2 SMEは,如何なる国に於いても,随時本契約終了後も
引続いて,自由に,且つ独占的に当該原盤を利用してレコー
ド及びビデオを複製し,これらに適宜のレーベルを付して
頒布することが出来る。
3 前号のレコード及びビデオの種類,数量,価格,発売の
時期・方法その他一切の事項について,SMEは自由な判断
により決定することが出来る。
4 この権利の一部又は全部を,SMEは自由な判断により
第三者に譲渡することが出来る
-----------------
そこで、この「本契約に基づく原盤に係る一切の権利(原告らの著作隣接権を含む)」に実演家の送信可能化権も含まれるのかどうかが争点となりました。
この点について、裁判所は
『本件契約4条の「一切の権利(原告らの著作隣接権を含む)」に実演家の送信可能化権が含まれるか否かについては,契約の解釈の手法に則り,1本件契約の文言,各条項の関係,2契約締結当時における音源配信に関する状況,3契約締結当時における著作権法の規定,4業界の慣行,5対価の相当性等の諸事情を総合的に考慮して判断するのが相当である。』
(31頁以下)
との一般論を説示したうえで、
1 文言等について
(a)各規定との関係について
『前記認定のとおり,本件契約は,前文が示すとおり,原告らがSMEの専属実演家として,SMEのためにのみ実演し,SMEがこれを独占的に収録して録音物等として複製・頒布等を行うことに関して締結されたものである。
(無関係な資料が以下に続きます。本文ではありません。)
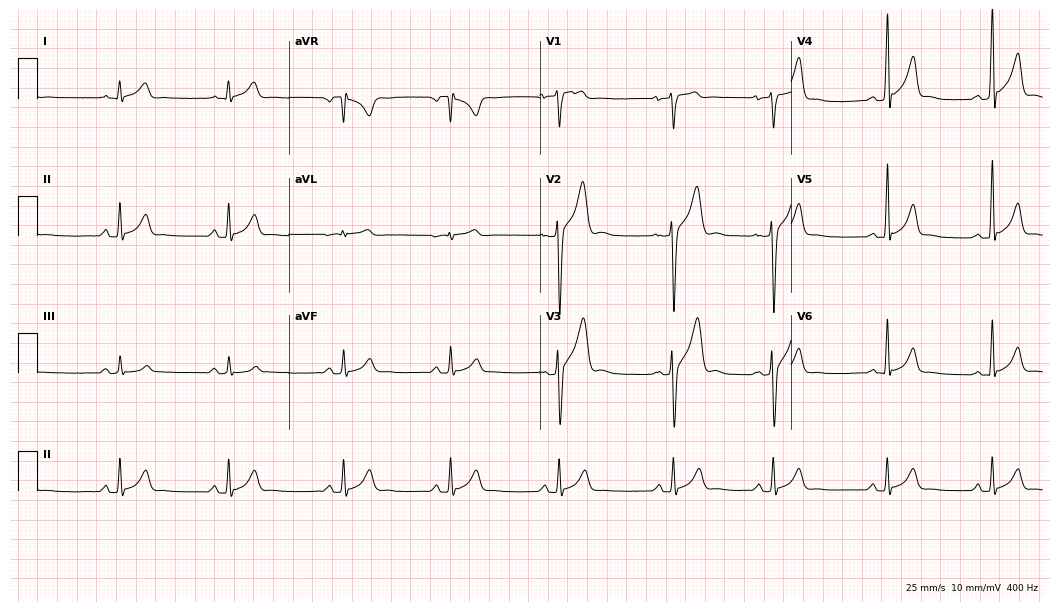
Resting 12-lead electrocardiogram. Patient: an 18-year-old male. None of these six findings is recorded: first-degree AV block, right bundle branch block, left bundle branch block, sinus bradycardia, atrial fibrillation, sinus tachycardia.

そして,本件契約の2条(目的),4条(権利の帰属)は,この前文を具体化した規定であり,SMEは原告らの実演をSMEの費用で独占的に収録して原盤を制作し,これを利用してレコード及びビデオを独占的に複製・頒布することができる旨定め(2条),SMEは,本件原盤に係る一切の権利は,何らの制限なくSMEに帰属し,一切の権利には原告らの著作隣接権が含まれることを明記し,SMEが,いかなる国においても,契約終了後も引き続いて自由にかつ独占的に本件原盤を利用してレコード及びビデオを複製頒布することができる旨が定められ,将来にわたって,SMEが,本件契約に基づく複製,頒布権を有することとされ(4条),原告らに何らかの著作隣接権が留保されることを窺わせる記載はない。』
(31頁)
契約書の各規定との関係から、送信可能化権が実演家側に留保
されているわけではないと判断しています。
(b)将来法定が予定される権利について
『将来法改正により法定される権利であっても,契約の対象とすることは可能である。しかも,我が国著作権法は,各支分権を例示とせず,限定列挙としたため,新たな利用形態の出現に対応して頻繁に法改正を必要とする。したがって,我が国著作権法の下では,将来法定される支分権を譲渡の対象とすることの必要性は極めて高いものである。』
(32頁)
将来法定が予定される権利についても、契約の対象となることを認めています。
2 音源配信状況について
パソコン向け音源配信サービスが開始されたのは、平成11年末頃でしたが、本件契約が締結された平成元年には、既に旧電電公社のINS構想によるデジタル化された音源の配信事業が提示されていたなどの経緯から、
『本件契約が締結された平成元年の時点で,近い将来,デジタル化された音声情報がパソコン通信等により配信されることを予測することは,被告はもちろん原告らにとっても,十分可能であったと認められる。』
(32頁以下)
として、当事者の予測可能性について判断しています。
3 業界の慣行について
『音楽業界においては,平成9年改正が施行される以前に締結された専属実演家契約であっても,実演家の送信可能化権を含む著作隣接権は,すべてレコード会社に帰属し,その対価として売上げに応じて実演家印税が支払われるという慣行が確立していたものである。』
(33頁)
業界慣行として確立していることを確認。
4 対価の相当性について
ここでも問題になったのは、配信控除として印税率に80%を掛けている点です。CDのようなパッケージ販売の場合の容器代控除と同じように控除することの妥当性が争点となりました。
この点、裁判所は、
1%の印税率自体は契約書の規定振りから低いものとはいえないとしました(33頁)。
ただ、配信控除については、
『しかし,レコード会社は,リスクを負担して商品を製造販売するからこそ,実演家に対しては,比較的低い率での実演家印税の支払を許容されているといわなければならないのであって,サーバー等の設備投資,音源配信サービスの市場形成等に当たりSMEが投資した費用の一部を実演家に負担させることができるか否か,負担させるとしても,80%を乗じることが相当か否かについては,疑問の余地があるといわなければならない。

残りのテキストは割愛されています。